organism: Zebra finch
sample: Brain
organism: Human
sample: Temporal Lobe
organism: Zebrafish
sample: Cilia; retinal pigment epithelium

...

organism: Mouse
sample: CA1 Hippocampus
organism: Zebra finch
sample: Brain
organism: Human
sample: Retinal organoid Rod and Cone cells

---

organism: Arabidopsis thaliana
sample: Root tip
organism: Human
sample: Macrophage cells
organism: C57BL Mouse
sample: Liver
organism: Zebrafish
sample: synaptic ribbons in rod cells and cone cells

▶ **Problem**
Within the material above, output exactly the lines from the one with "organism: Arabidopsis thaliana" through the one with "sample: synaptic ribbons", end lines included, and nothing besides.

▶ **Exercise answer**
organism: Arabidopsis thaliana
sample: Root tip
organism: Human
sample: Macrophage cells
organism: C57BL Mouse
sample: Liver
organism: Zebrafish
sample: synaptic ribbons in rod cells and cone cells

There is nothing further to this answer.